- Record extracts:
==========

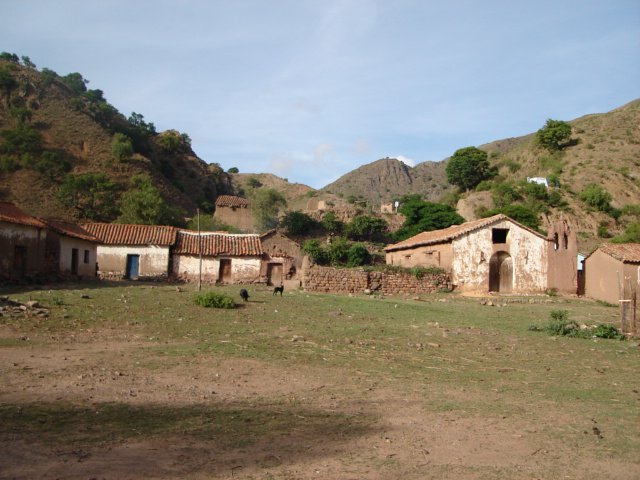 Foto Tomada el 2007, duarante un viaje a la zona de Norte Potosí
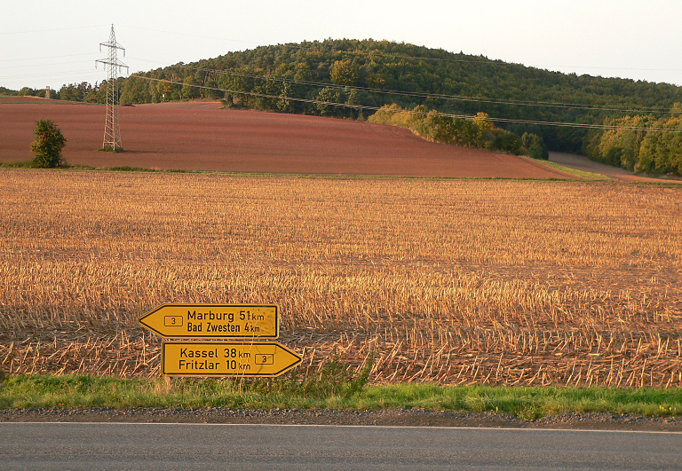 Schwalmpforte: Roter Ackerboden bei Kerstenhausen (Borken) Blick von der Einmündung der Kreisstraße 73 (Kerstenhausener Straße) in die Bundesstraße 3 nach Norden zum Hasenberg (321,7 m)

==========

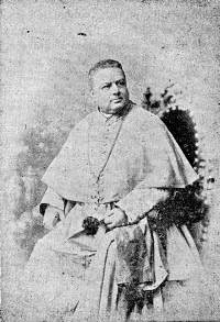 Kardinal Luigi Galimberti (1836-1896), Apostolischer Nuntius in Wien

==========

- Required work:
Only one part of the listing is wanted: the lines from the one containing "Foto Tomada el" through the one containing "Schwalmpforte: Roter Ackerboden", both included. Please transcribe it exactly, leaving out the pictures.

- Result of the task:
 Foto Tomada el 2007, duarante un viaje a la zona de Norte Potosí
 Schwalmpforte: Roter Ackerboden bei Kerstenhausen (Borken) Blick von der Einmündung der Kreisstraße 73 (Kerstenhausener Straße) in die Bundesstraße 3 nach Norden zum Hasenberg (321,7 m)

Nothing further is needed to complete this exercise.